“My journey with masculinity started early as a very effeminate young boy. In my late teens, coming out as gay, part of that is to explore those boundaries of your feminine and masculine qualities. I think coming into my adult life it took me a little longer to relax into and accept the masculine traits in myself that I like. I am pretty relaxed, it takes a lot to fluster me, I am very low maintenance. I pride myself on being a very gentle man; but at the same time, I have really appreciated my own strength in the last few years. I think for me as a gay man, I had to accept that it is just me and not what defines me. Now I don’t think that when I walk into a room that everyone is going to be able to look at me and go, that man is a gay man. That for me is where I found the balance, the crux of it is: I am just a man.
I still pride myself on being a bit of a bloke, sometimes. I taught my partner how to change the oil in his car the other day. What we think of being quintessentially blokey, I don’t tick all those boxes, but I do tick a couple which makes me feel relaxed with it. I am a huge believer in being your organic self, whoever that is. I think we all have that journey in finding ourselves and for some, it is a lot harder than others, depending on what environment you come from. I think every man should be able to find a version himself that is ok for him. I think we are breaking away from that very rigid stereotype about what makes a man and what makes a bloke. A lot of my friends are feeling that they can just relax and be themselves. That means showing vulnerability, being a bit more sensitive, being able to talk about your feeling. Those are things all of us are going to struggle with at some point but it doesn’t need to be specific to being a male or a female.
I grew up in the church, my uncle was the pastor of our church. Growing up in that lifestyle sets really clear expectations of who you are and what your life will be in order to be successful. For me, that made me feel like I was not going to be the man that people thought I should be. I didn’t have men in my life who weren’t married with children or part of the church. The quintessential family man, I learnt at that time, was not going to manifest in my life. Not the way that everyone thought it would and that I had thought it would. Then I realized I can be whatever man I want to be, my life is my life. What I want it to look like in ten years time is up to me and me alone. It is a lot of coming back around in terms of those expectations that I had on myself, as a child, about what a man should be and what this life should be. Being able to say no, the parts of that life that was still important to me and are still important to me can still be in my life. I don’t need to have a wife and three children; I can have a husband and a child and three dogs or whatever I want that to be.

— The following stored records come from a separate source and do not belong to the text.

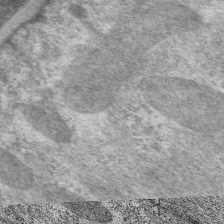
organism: C. elegans
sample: Pharynx
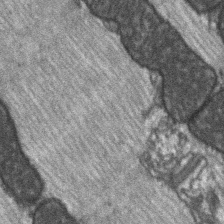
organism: C57BL Mouse
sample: Soleus
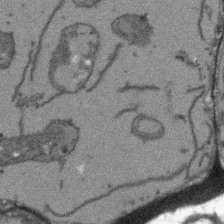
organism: Arabidopsis thaliana
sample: Root tip
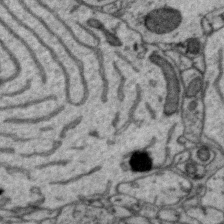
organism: Zebra finch
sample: Brain
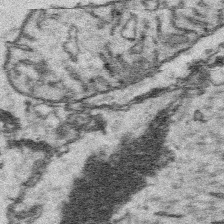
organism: Platynereis dumerilii
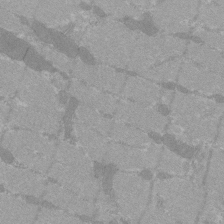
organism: C57BL Mouse
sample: Tibialis anterior muscle cell
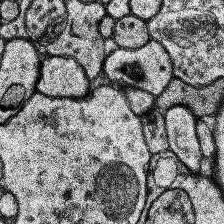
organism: Human
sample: Temporal Lobe
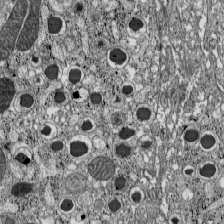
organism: C57BL Mouse
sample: Pancreatic islet
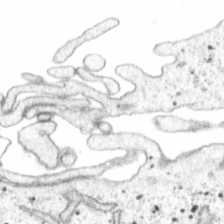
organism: Human
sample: HeLa cells
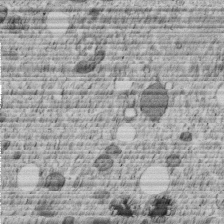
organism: C. elegans
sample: C. elegans embryo early stage
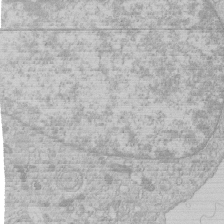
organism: Human
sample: Macrophage cells
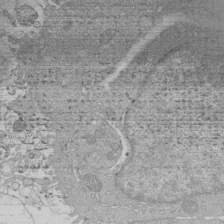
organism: Human
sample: Macrophage cells
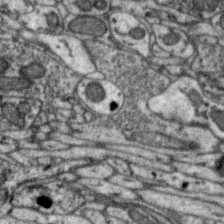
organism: Zebra finch
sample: Brain
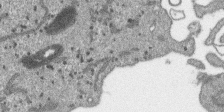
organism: Human
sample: Lung epithelial cells infected with SARS-CoV-2
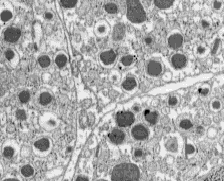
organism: C57BL Mouse
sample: Pancreatic islet
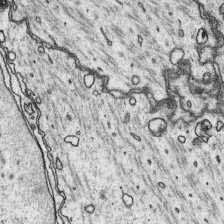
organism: Platynereis dumerilii
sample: Parapodia
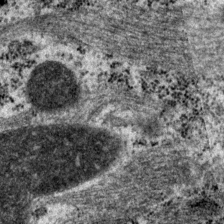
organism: P. pacificus
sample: Pharynx
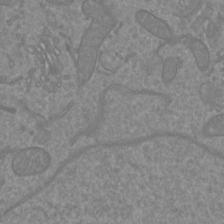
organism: Mouse
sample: Cortical neurons
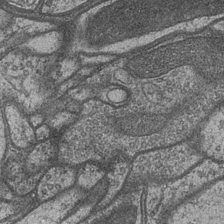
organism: Drosophila
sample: Optic medulla
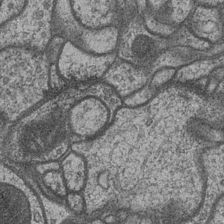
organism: Drosophila
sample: Optic medulla
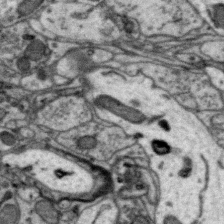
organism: Zebra finch
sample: Brain
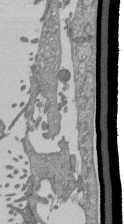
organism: Mouse
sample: ED-1 cell nuclei; centrioles
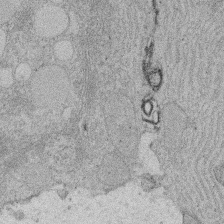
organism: Rat
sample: Salivary granule
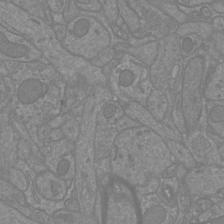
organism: Mouse
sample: Cortical neurons
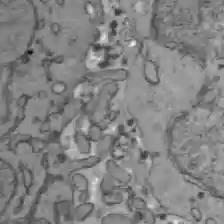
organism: C57BL Mouse
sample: Liver
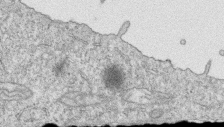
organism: Human
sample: HeLa cell HIV synapse
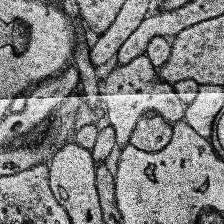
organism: Human
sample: Temporal Lobe
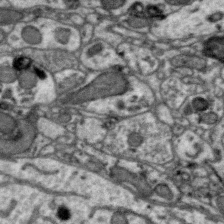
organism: Zebra finch
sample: Brain
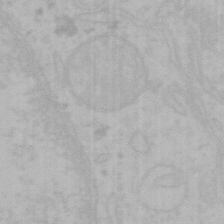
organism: Mouse
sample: Choroid plexus
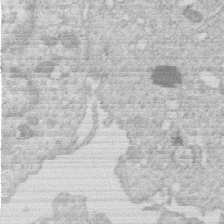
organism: Human
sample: Macrophage cells
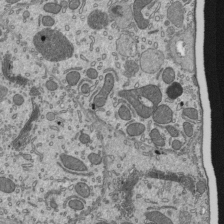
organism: Mouse
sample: Mouse epididymis efferent ductule cilia
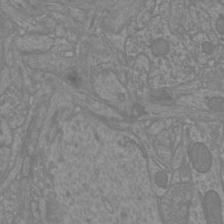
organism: Mouse
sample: Cortical neurons
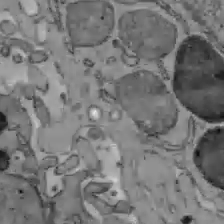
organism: C57BL Mouse
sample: Liver
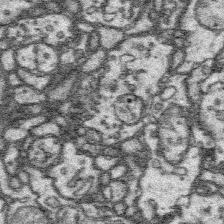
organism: Platynereis dumerilii
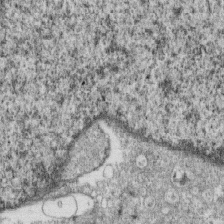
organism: African green monkey
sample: Vero E6 cells infected with SARS-CoV-2
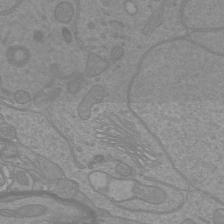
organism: Mouse
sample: Cortical neurons
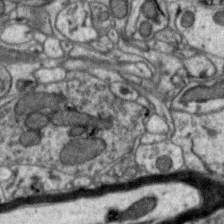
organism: Zebra finch
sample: Brain
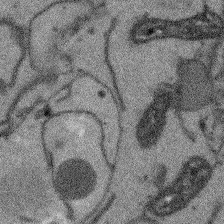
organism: Arabidopsis thaliana
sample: Root tip
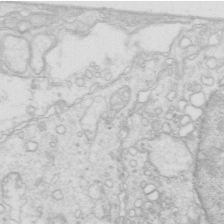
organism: Mouse
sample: Multiciliated cells
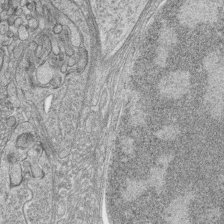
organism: Zebrafish
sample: synaptic ribbons in rod cells and cone cells
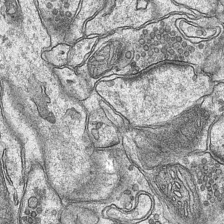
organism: Mouse
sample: CA1 Hippocampus
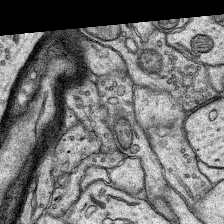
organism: Rat
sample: Hippocampus
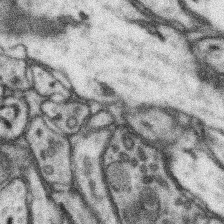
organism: Mouse
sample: Somatosensory cortex neuropil
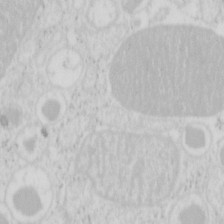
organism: Mouse
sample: Pancreas
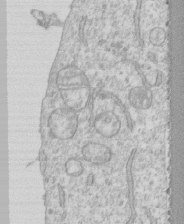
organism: Human
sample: CRL-1474
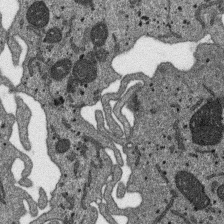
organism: Human
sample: Lung epithelial cells infected with SARS-CoV-2
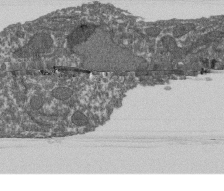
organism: Dictyostelium discoideum
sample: Dictyostelium multivesicular bodies
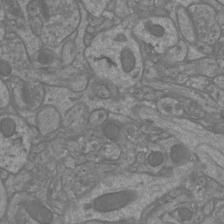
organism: Mouse
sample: Cortical neurons
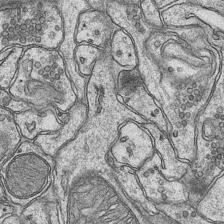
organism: Mouse
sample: CA1 Hippocampus
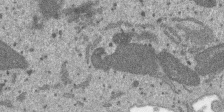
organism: Human
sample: Lung epithelial cells infected with SARS-CoV-2
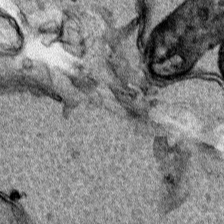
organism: Human
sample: Mitochondria in HCT116 cells
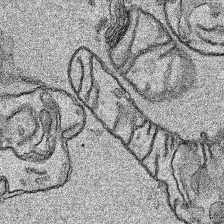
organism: Human
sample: Mitochondria in HCT116 cells
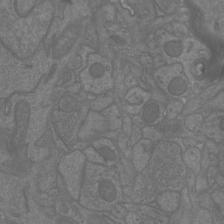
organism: Mouse
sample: Cortical neurons
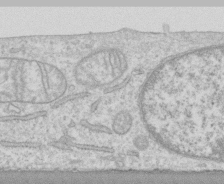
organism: Human
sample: CRL-1474
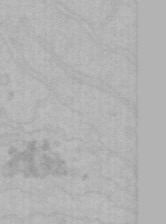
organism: Mouse
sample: Choroid plexus
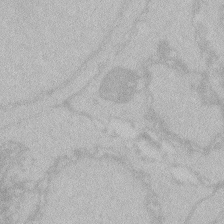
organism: Zebrafish
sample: Macrophage infected with Toxoplasma gondii
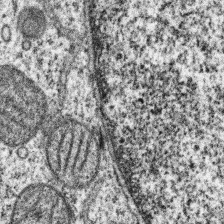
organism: Human
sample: HeLa cells
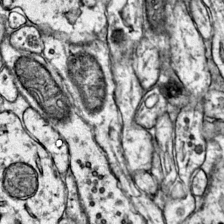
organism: Mouse
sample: Primary visual cortex
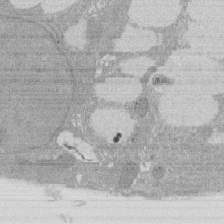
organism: Rat
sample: Salivary granule
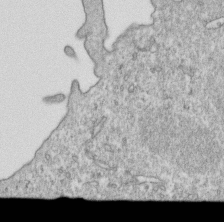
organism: Mouse
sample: Activated OT-1 CD8+ T cells
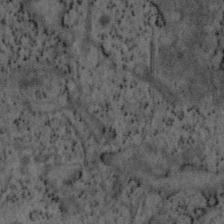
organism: Human
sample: HeLa cells
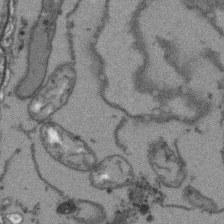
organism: Arabidopsis thaliana
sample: Root tip
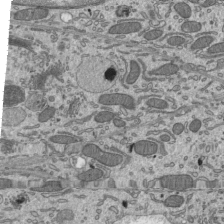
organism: Mouse
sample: Mouse epididymis efferent ductule cilia
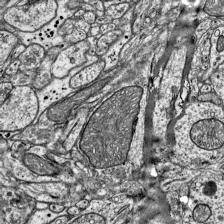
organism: Mouse
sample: Visual Cortex
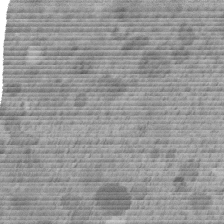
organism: C. elegans
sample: C. elegans embryo early stage
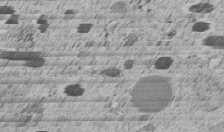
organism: C. elegans
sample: C. elegans embryo early stage
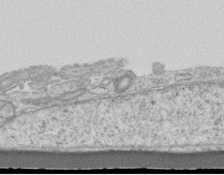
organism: Mouse
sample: Centriole in ependymal cells
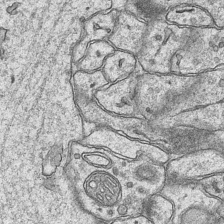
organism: Mouse
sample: CA1 Hippocampus
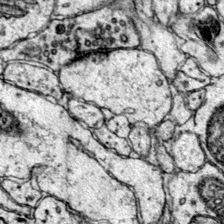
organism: Mouse
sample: Primary visual cortex
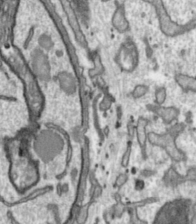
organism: Toxoplasma gondii
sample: Parasites in a vacuole inside a host cell
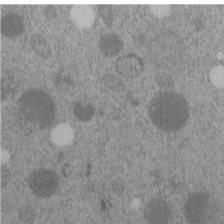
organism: C. elegans
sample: C. elegans embryo early stage
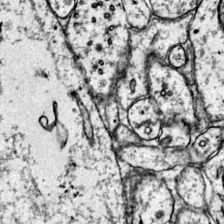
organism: Mouse
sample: Primary visual cortex
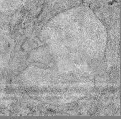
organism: Mouse
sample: Corneal nerves
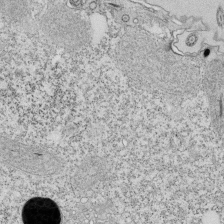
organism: Tetrahymena
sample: Cilia in tetrahymena
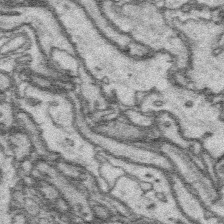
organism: Platynereis dumerilii
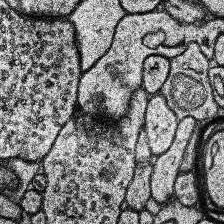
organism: Human
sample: Temporal Lobe
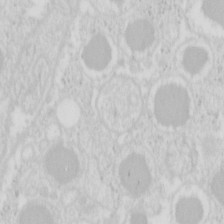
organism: Mouse
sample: Pancreas
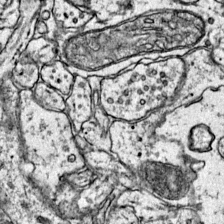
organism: Mouse
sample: Primary visual cortex
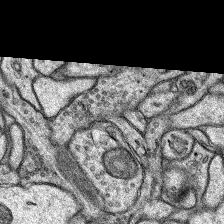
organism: Rat
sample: Hippocampus
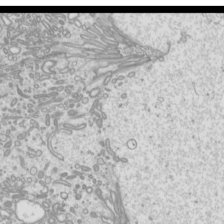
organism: Mouse
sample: Cilia; mouse epididymis
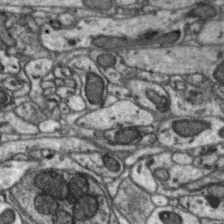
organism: Zebra finch
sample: Brain
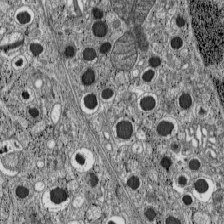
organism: C57BL Mouse
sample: Pancreatic islet
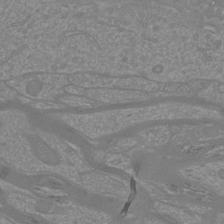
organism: Mouse
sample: Cortical neurons
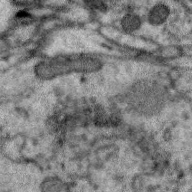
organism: Zebra finch
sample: Brain
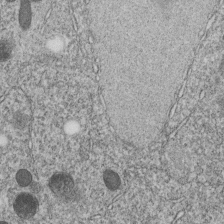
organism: C. elegans
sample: C. elegans embryo early stage
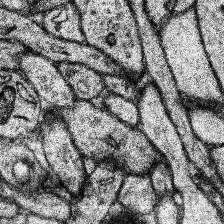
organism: Human
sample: Temporal Lobe
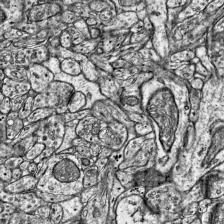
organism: Mouse
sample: Visual Cortex
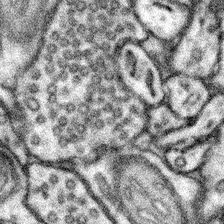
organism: Mouse
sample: Somatosensory cortex neuropil
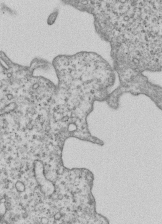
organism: Human
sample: MDA-MB-231 cells
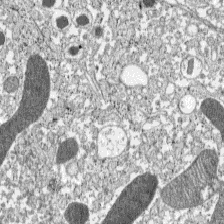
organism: C57BL Mouse
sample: Pancreatic islet
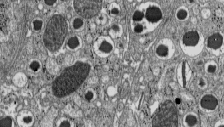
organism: C57BL Mouse
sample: Pancreatic islet
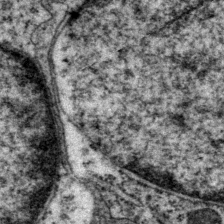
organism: P. pacificus
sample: Pharynx
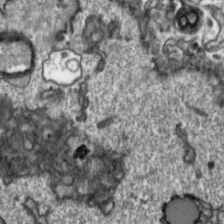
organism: Toxoplasma gondii
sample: Parasites in a vacuole inside a host cell
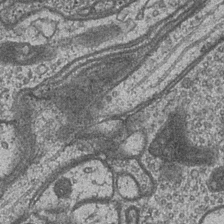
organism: Drosophila
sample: Optic medulla
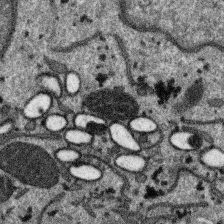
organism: Human
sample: Lung epithelial cells infected with SARS-CoV-2
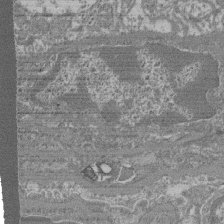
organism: Mouse
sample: Glomerulus
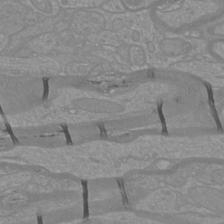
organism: Mouse
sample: Cortical neurons
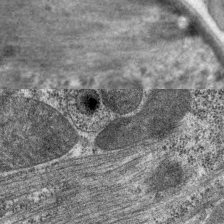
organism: C. elegans
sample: Pharynx
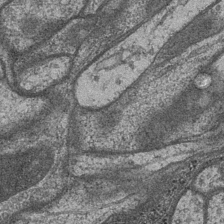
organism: Drosophila
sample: Optic medulla
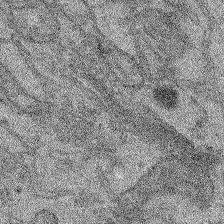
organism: Human
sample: HeLa cells
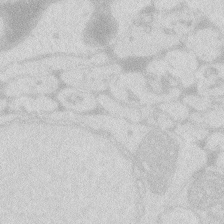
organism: Zebrafish
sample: Macrophage
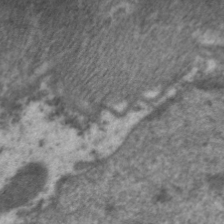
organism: C. elegans
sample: Pharynx
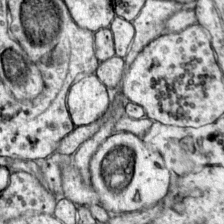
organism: Mouse
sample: Primary visual cortex
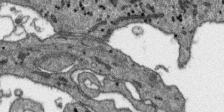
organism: Human
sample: Lung epithelial cells, uninfected (mock) control
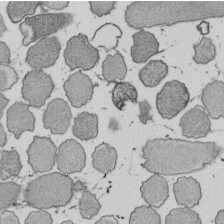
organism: E. coli
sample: Bacterial nucleoid
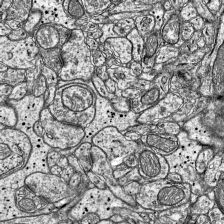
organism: Mouse
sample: Visual Cortex
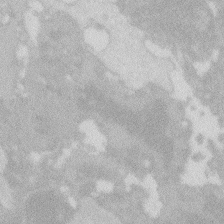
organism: Zebrafish
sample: Macrophage
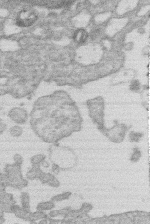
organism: Human
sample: Macrophage cells
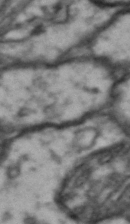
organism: Drosophila
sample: Brain
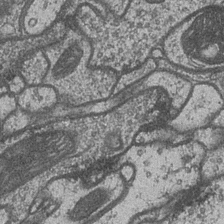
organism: Drosophila
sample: Optic medulla
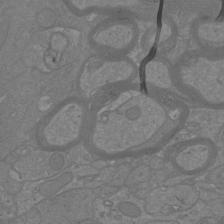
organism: Mouse
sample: Cortical neurons
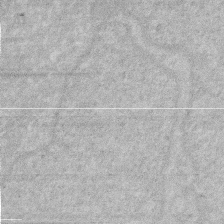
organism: Human
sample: HIV infected U937 cells
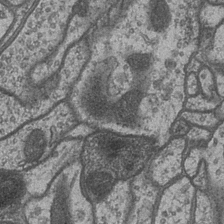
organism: Drosophila
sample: Optic medulla
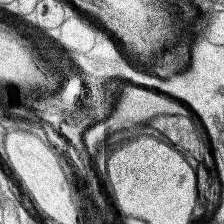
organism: Human
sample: Temporal Lobe
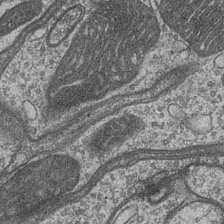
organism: Drosophila
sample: Optic medulla

You can’t quantify a whole population of people and I think we are leaning towards the identification of yourself as yourself. I think that is a huge thing for the global population: that we are who we are. That the masculine and feminine are no longer binaries that we live our lives by. I think there are beautiful men living in this city that don’t yet know how to celebrate their finest qualities because they still try to be who they think they need to be. They don’t have to be that, they just don’t, they get to be whoever.”